Manufacturing Output
In September, the Manufacturing Outlook Survey’s third-quarter findings were made public. 307 UK manufacturers were included in the study, which was published by Make UK. Just 6% of the enterprises questioned think that GDP will fall in 2024, while 58% think that the change in administration will result in greater economic growth overall in the next year. The UK upgraded its 2025 projection from 0.8% to 1.8% as a result of this. Due to changes made by the Office of National Statistics (ONS), Make UK, a UK manufacturers’ organization, downgraded its manufacturing growth projection from 1.2 per cent in the previous quarter to 0.5 per cent in 2024 and 0.8 per cent in 2025. In 2024 and 2025, GDP is expected to expand by 1.1% and 1.8%, respectively.

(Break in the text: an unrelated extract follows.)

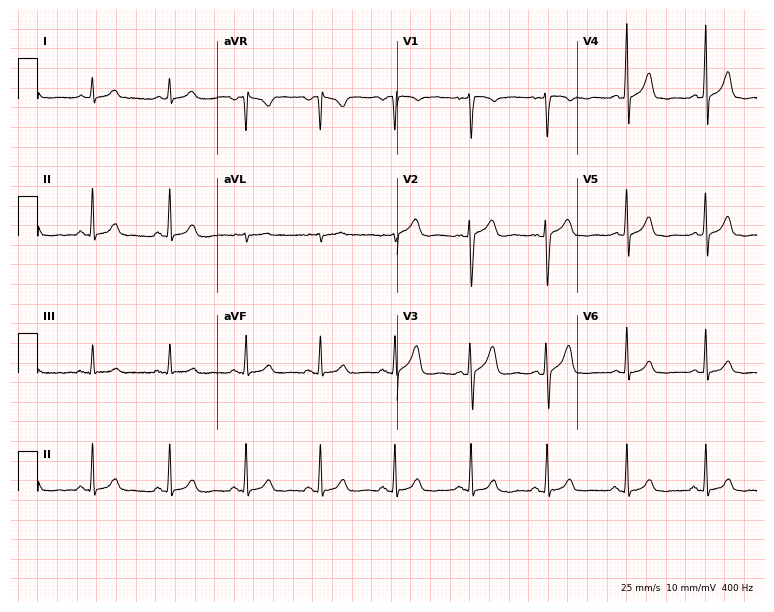
Standard 12-lead ECG recorded from a female patient, 50 years old (7.3-second recording at 400 Hz). Read as a normal ECG.
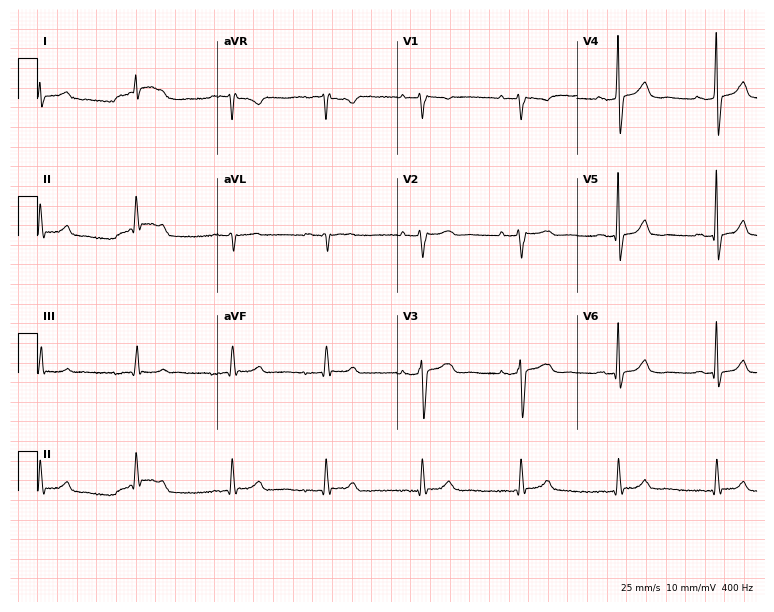
Electrocardiogram (7.3-second recording at 400 Hz), a male, 58 years old. Of the six screened findings (first-degree AV block, right bundle branch block (RBBB), left bundle branch block (LBBB), sinus bradycardia, atrial fibrillation (AF), sinus tachycardia), none is recorded.

Accordingly, it is anticipated that the UK textile industry’s manufacturing output will decline by 7.7% and 2.9% in 2024 and 2025, respectively.
Second Quarter Trade
Despite showing an increase above £1.099 billion in June 2024, the UK’s apparel imports in July came to £1.188 billion (~$1.56 billion), down 4.5% from £1.244 billion in July 2023. In the same month, textile imports rose 1.69 percent year over year to £479 million (about $616 million), up from £471 million in June. In the meanwhile, fiber imports surpassed £30 million in June 2024 and reached £35 million, up from £34 million the previous year.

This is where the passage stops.